After spending some days fixing bugs in the xmlgrep matcher code, I took some time again to look at the performance issues. The previous measurements showed xmlgrep was slower than xmlstarlet, even on patterns without subpatterns, which are theoretically optimal for my implementation. That really bothered me.
Profiling seemed to show xmlgrep spent most of its time in bit vector
operations – that much was expected.

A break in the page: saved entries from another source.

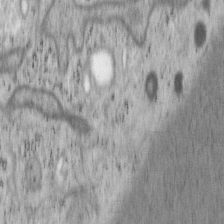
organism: Human
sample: HeLa cells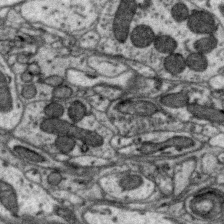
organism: Zebra finch
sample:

But my vain attempt (Git branch
bitvopt) at replacing tests (the FOREACHVSTATE macro) with bit
vector operations proved actually slower than the master version.

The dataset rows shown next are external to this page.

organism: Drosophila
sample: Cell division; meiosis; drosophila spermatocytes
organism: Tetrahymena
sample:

Then I had a talk with David Young, my mentor, and we concluded that both the input mechanism and the memory allocation pattern were suboptimal.
About the input problem, I’ve replaced the old input feeder, which used fgets(3), with direct read(2) calls, and this has indeed shaved some seconds off the counter. This is especially noticeable for patterns without subpatterns, since I/O accounts for more in that case.
The memory allocation issue was more serious. Basically, a lot of bit
vectors and subcontext frames were needlessly allocated then almost
immediately freed afterwards. This is due to the following construct
commonly found in patterns (maybe I should optimize this one case
specifically): patterns which start with an anchored subpattern,
typically something like a[b] or {a%b}. This kind of patterns
causes the matcher to try to match every node in the tree against
the subpattern yet fail almost all the time (on all those nodes that
do not match a). Such a failed subpattern match entails a call to
pushsub followed by a call to popsub, which are responsible for
the management of the subcontext stack.
I’ve switched to pool allocators for both internal tree nodes and bit vectors. This has drastically reduced the number of allocations made during a run. David also pointed out that I could use a pre-allocated vector instead of a linked list for the subcontext stack, and I remembered one of the nice properties of my implementation: the number of subcontext is bounded by the maximal nesting depth of subpatterns. He also suggested I should use copy-on-write bit vectors, but that proved unnecessary as I now use pointer swapping instead of copying then erasing (which was quite stupid in the first place, I agree).
All these changes were developed in the memopt2 branch overnight and
are now in master. The same measurements as before show some
exciting improvements, most notably the fact that we are now faster
than libxml on patterns that do not use look-ahead! Basically, on
this example, we are about 50% faster than before.